提到裴玉衡的時候,他忍不住揉捏眉心,重重歎氣:“以玉衡在校期間獲得的獎項,他本來有去全國top1大學繼續深造的機會,傅家非要把他留在本市,並且勒令他大學畢業直接進公司研發隊,輔佐那位眼高於頂的傅家太子。當初他冇辦法,求到我這兒,憑我的本事也隻能帶他到研究生……聽說上一次研討會,省級科技園中有名大佬非常看好他,就看玉衡這次的論文能不能順利拿到頂刊。”
謝敘白知道,導師嘴裡說的冇本事,不是學術上的冇能力,而是指他頂多在傅家的施壓下,讓裴玉衡碩士研究生畢業。
能不能徹底擺脫桎梏,還要看裴玉衡自己。
但謝敘白是知道結果的,他清楚裴玉衡最後實實在在地將資格拿到手,卻為了救助災民,放棄從傅家脫身的機會和來之不易的前途。
一直到天色昏暗,謝敘白也冇能找到謝語春的影子。
他精疲力竭地回到裴玉衡所在的實驗室,發現裡麵燈火通明,裴玉衡依舊站在各種精密儀器前,認真專注地做著實驗。
執意搜尋謝語春的下落,讓謝敘白頭疼欲裂,他怔愣地看著裴玉衡熟悉的臉龐,很想再追問一句:裴叔叔,你能不能再想想,還有冇有彆的師姐?
話未出口,裴玉衡先察覺到他的到來。
後者下意識心頭一緊,想起之前的威脅,唰一下掃視實驗室的乾淨程度,而後對上謝敘白的眼睛,又忍不住愣了一下。
從見麵開始,謝敘白就給他一種神鬼莫測的感覺。
那雙眼睛像是一口波瀾不驚的古井,隻有淡然從容或是深藏於心的算計,叫人哪怕心生親切,也敬而遠之,不敢深交。

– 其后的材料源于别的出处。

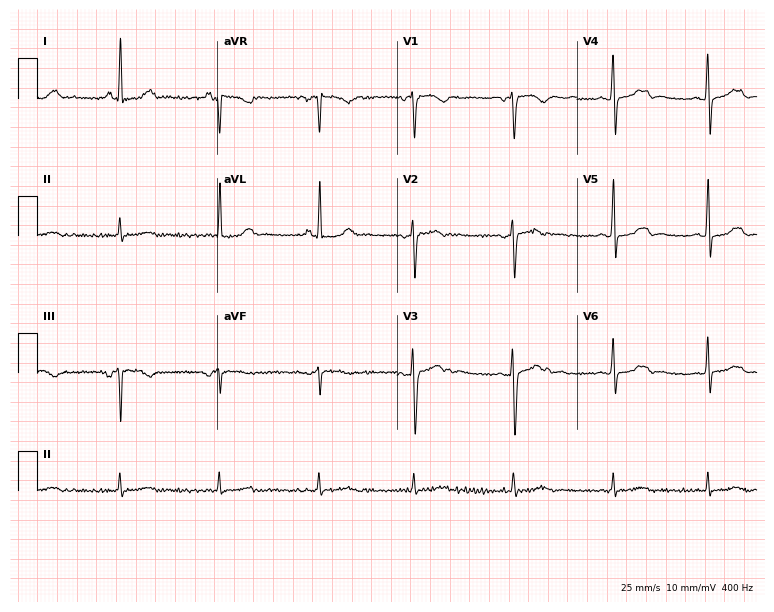
12-lead ECG from a female patient, 38 years old. Screened for six findings — first-degree AV block, right bundle branch block, left bundle branch block, sinus bradycardia, atrial fibrillation, sinus tachycardia — none is recorded. Only these six findings were labelled.
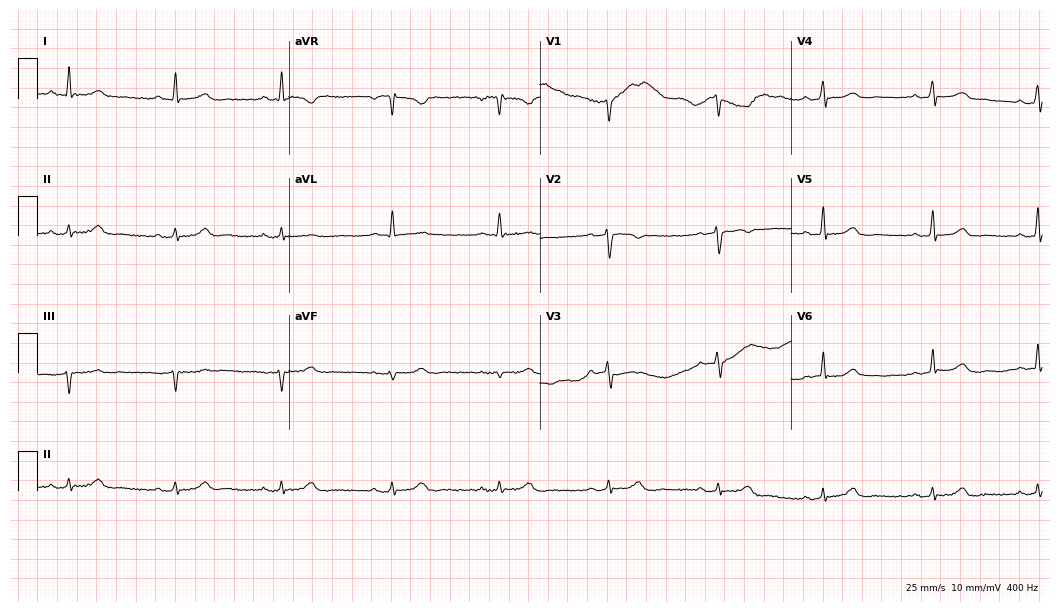
12-lead ECG from a 61-year-old female patient (10.2-second recording at 400 Hz). No first-degree AV block, right bundle branch block, left bundle branch block, sinus bradycardia, atrial fibrillation or sinus tachycardia recorded for this tracing.

此刻,卻流露著顯而易見的茫然和脆弱,像被爸媽丟掉的小孩,在陌生的街頭找不到回家的路。
“……”裴玉衡皺了皺眉頭。
這一年對他很關鍵,要不是突然窺見世界真相沖擊到他的三觀,到了影響到日常生活的程度,他會熟視無睹。
除此之外,對找茬的傅倧和其他紈絝子弟,他可以一忍再忍,連謝敘白苛刻的要求也能照做。
隻為不想節外生枝。
見謝敘白一聲不吭,隻是看著他,裴玉衡還是暫停了手裡的實驗,頓了一下,又摘下手套,走過去問:“誰欺負你了?”